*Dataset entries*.
·····

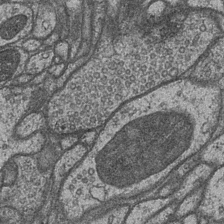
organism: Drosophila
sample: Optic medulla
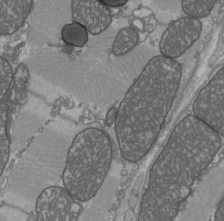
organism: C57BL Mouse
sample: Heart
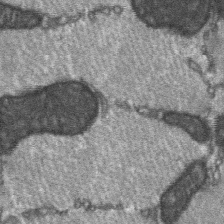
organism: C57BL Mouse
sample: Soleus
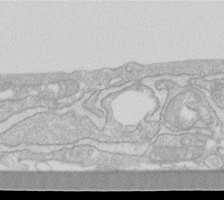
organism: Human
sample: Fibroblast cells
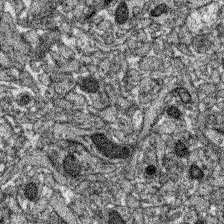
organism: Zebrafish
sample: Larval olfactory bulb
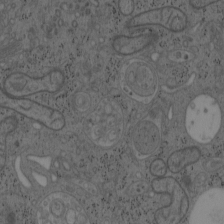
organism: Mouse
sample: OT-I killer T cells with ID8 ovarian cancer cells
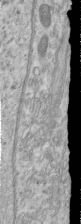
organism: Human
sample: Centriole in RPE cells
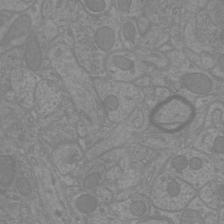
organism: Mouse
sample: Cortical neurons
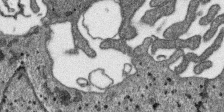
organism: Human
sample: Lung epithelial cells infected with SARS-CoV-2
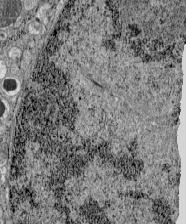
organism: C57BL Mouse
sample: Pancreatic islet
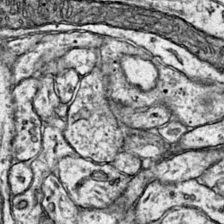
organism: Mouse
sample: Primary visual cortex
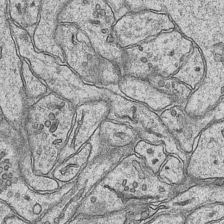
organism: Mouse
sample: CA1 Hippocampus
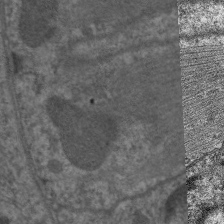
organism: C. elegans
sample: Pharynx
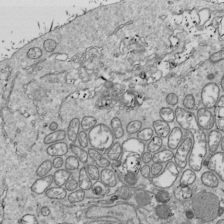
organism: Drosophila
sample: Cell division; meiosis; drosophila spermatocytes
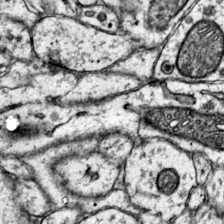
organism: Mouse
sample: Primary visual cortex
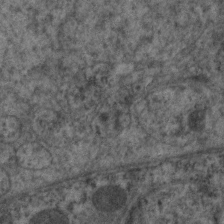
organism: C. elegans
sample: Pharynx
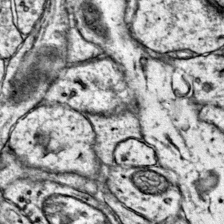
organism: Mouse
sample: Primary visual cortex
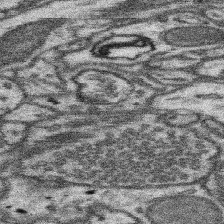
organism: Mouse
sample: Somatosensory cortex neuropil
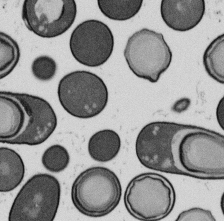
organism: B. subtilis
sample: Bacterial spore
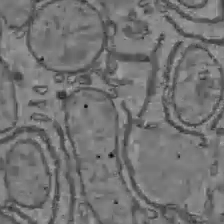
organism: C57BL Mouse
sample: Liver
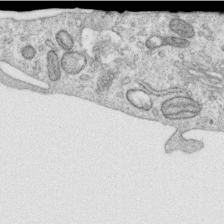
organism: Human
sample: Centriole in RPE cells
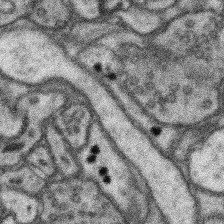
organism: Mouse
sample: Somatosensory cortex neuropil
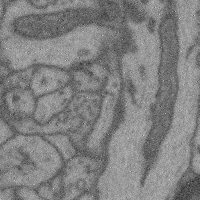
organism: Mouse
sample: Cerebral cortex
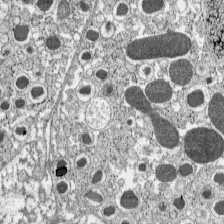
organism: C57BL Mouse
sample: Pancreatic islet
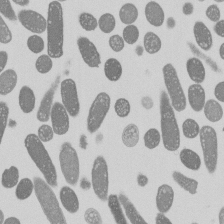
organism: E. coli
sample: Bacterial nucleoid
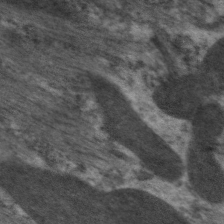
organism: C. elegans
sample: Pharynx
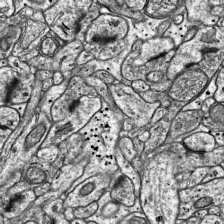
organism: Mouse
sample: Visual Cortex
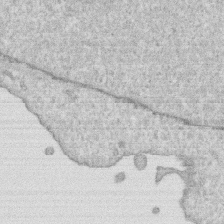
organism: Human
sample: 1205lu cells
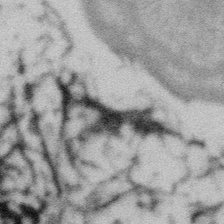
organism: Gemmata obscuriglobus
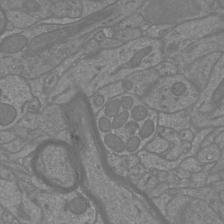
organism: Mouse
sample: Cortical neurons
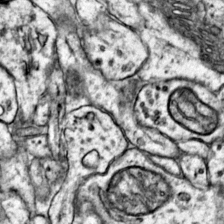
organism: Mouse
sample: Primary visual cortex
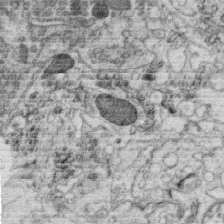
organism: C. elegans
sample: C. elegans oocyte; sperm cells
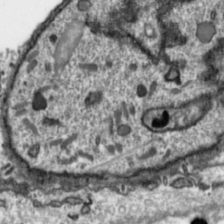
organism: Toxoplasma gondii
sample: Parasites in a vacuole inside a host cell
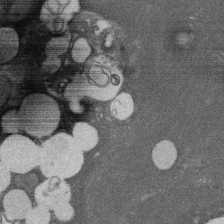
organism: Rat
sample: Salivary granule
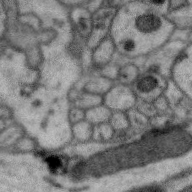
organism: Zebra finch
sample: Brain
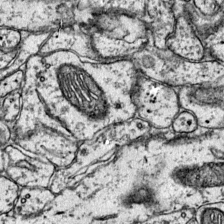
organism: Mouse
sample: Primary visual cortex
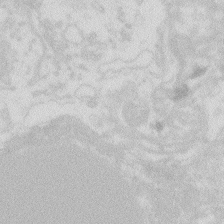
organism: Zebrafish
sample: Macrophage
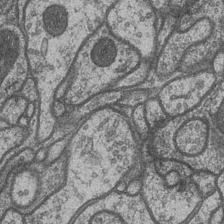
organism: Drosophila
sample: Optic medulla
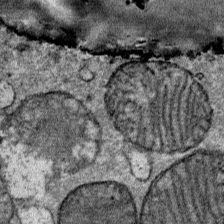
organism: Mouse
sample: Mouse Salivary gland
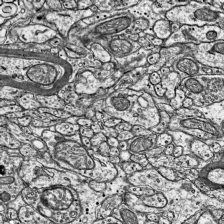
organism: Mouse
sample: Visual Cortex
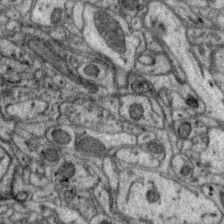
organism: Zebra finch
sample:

·····

*EXERCISE AIM*. An exact copy of the records above is required, leaving out the pictures.

*RESULT OF THE TASK*.
organism: Drosophila
sample: Optic medulla
organism: C57BL Mouse
sample: Heart
organism: C57BL Mouse
sample: Soleus
organism: Human
sample: Fibroblast cells
organism: Zebrafish
sample: Larval olfactory bulb
organism: Mouse
sample: OT-I killer T cells with ID8 ovarian cancer cells
organism: Human
sample: Centriole in RPE cells
organism: Mouse
sample: Cortical neurons
organism: Human
sample: Lung epithelial cells infected with SARS-CoV-2
organism: C57BL Mouse
sample: Pancreatic islet
organism: Mouse
sample: Primary visual cortex
organism: Mouse
sample: CA1 Hippocampus
organism: C. elegans
sample: Pharynx
organism: Drosophila
sample: Cell division; meiosis; drosophila spermatocytes
organism: Mouse
sample: Primary visual cortex
organism: C. elegans
sample: Pharynx
organism: Mouse
sample: Primary visual cortex
organism: Mouse
sample: Somatosensory cortex neuropil
organism: B. subtilis
sample: Bacterial spore
organism: C57BL Mouse
sample: Liver
organism: Human
sample: Centriole in RPE cells
organism: Mouse
sample: Somatosensory cortex neuropil
organism: Mouse
sample: Cerebral cortex
organism: C57BL Mouse
sample: Pancreatic islet
organism: E. coli
sample: Bacterial nucleoid
organism: C. elegans
sample: Pharynx
organism: Mouse
sample: Visual Cortex
organism: Human
sample: 1205lu cells
organism: Gemmata obscuriglobus
organism: Mouse
sample: Cortical neurons
organism: Mouse
sample: Primary visual cortex
organism: C. elegans
sample: C. elegans oocyte; sperm cells
organism: Toxoplasma gondii
sample: Parasites in a vacuole inside a host cell
organism: Rat
sample: Salivary granule
organism: Zebra finch
sample: Brain
organism: Mouse
sample: Primary visual cortex
organism: Zebrafish
sample: Macrophage
organism: Drosophila
sample: Optic medulla
organism: Mouse
sample: Mouse Salivary gland
organism: Mouse
sample: Visual Cortex
organism: Zebra finch
sample:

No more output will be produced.